This homework is due on October 23, the day we get back from Fall Break. It is slightly longer than usual due to our missed 20 minutes of clas on wednesday.

Reading

Read the pdf-file t-test refresher that has been placed on the resources page of Sakai. Our brief discussion of t-tests will mostly consist of a couple of examples. If you remember t-tests well from STOR 155 or STOR 455, you can skip this reading.

Exercises - Pleaes consider this assignment to be seriously graded

Attempt to do as much of this assignment as you can by next monday with no help from others. Then we will talk about it briefly at the end of class to see how everyone is doing.

    1. One downside of the least-squares model is that it is sensitive to unusual values because the distance incorporates a squared term. Fit a linear model to the simulated data below, and visualise the results. Rerun a few times to generate different simulated datasets. What do you notice about the model?
sim1a <- tibble(
  x = rep(1:10, each = 3),
  y = x * 2 + 8 + rt(length(x), df = 2)
)
  1. Now use purrr or a for-loop to regenerate sim1a 100 times and make a scatterplot of all of the fitted models. Comment on the wide range of models that results. Why such a large range when the ‘true’ model is y=2x+8+noise?



2. One way to make linear models more robust is to use a different distance measure. For example, instead of root-mean-squared distance, you could use mean-absolute distance:

measure_distance <- function(mod, data) {
  diff <- data$y - make_prediction(mod, data)
  mean(abs(diff))
}
  1. Redo Exercise 1 with this metric for how good a fit our line is (100 regressions on 100 datasets). You will have to use `optim()’ to find the best-fitting model.

  2. What do you notice about the range of models compared to the range in Exercise 1. How do you explain the results?



3. Get the time series data set salaries.csv and put it in your usual working directory.

  1. Load the data set and have a look. It shows an employee’s salary as a function of number of years worked.

  2. Fit a linear model to the data set and look as summary(your_model) to see various summary statistics. All indications are that the model is a pretty good fit, but just to be sure, look at plot(your_model, which = 1:2) to see two important plots you may remember from a past statistics course.

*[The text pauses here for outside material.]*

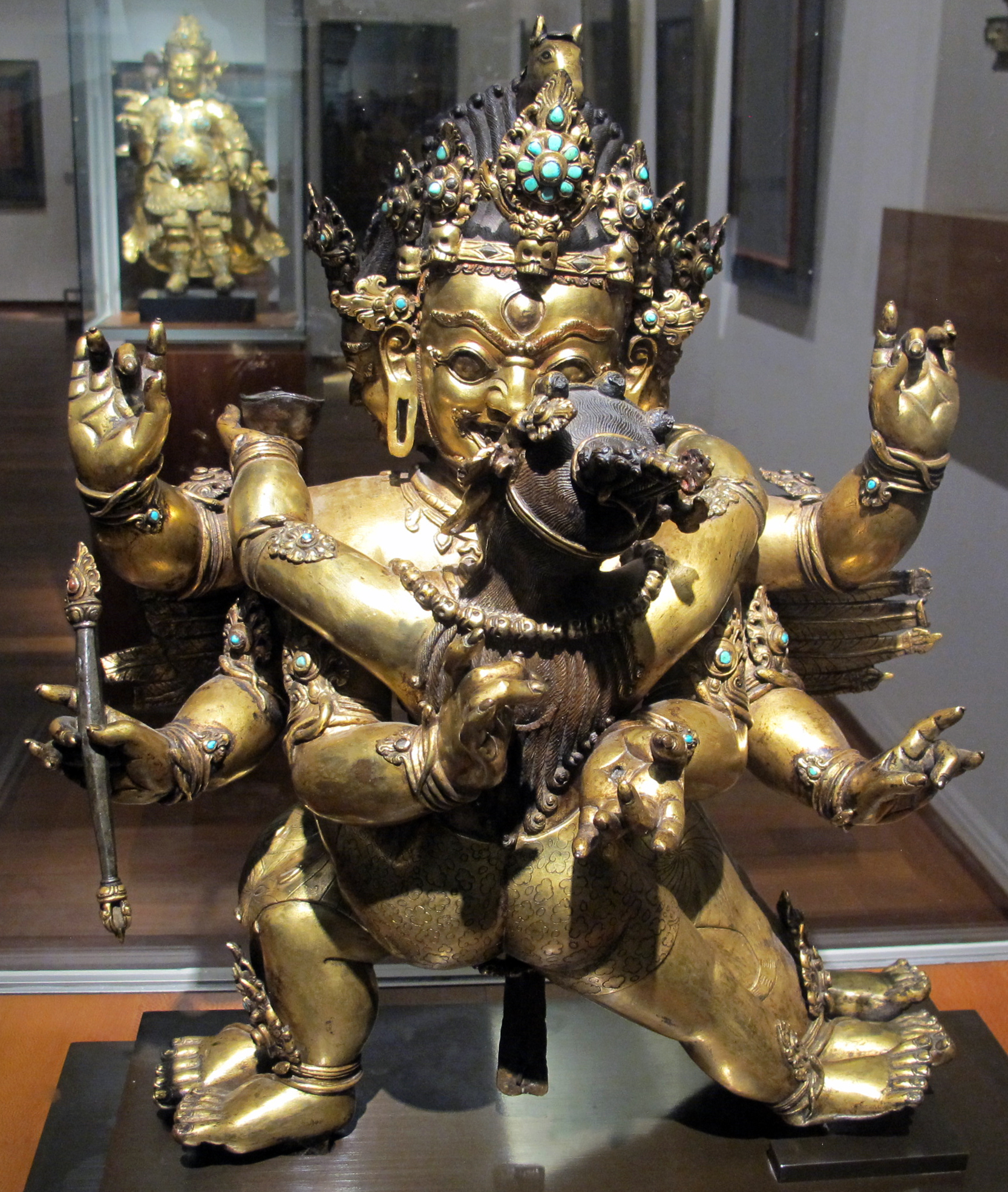 Tibet, Hayagriva, guardiano della dottrina dharmapala, e la sua consorte, 1490-1510 ca.

  3. Based on your answer to (B) what evidence do we have that the linear model is not appropriate?

  4. You may be aware that salaries, like most financial data, tend to grow exponentially over time. Use optim() and the sum-of-squares of residuals to fit a model of the form y = a*b^x to these data points. This will basically involve re-doing what we did in class for linear models but changing `model1()’ to be a new model that is exponential. In case it is helpful, here are the regression lecture commands in an R-script.

  5. This model has the same number of parameters as the linear model in Part (B) so both models are equally parsimonious. Were you able to improve on the sum-of-squares fit from Part (B)?

  6. Plot the residuals for the model in Part (D). Which model is superior, the linear model or the exponential model? Explain.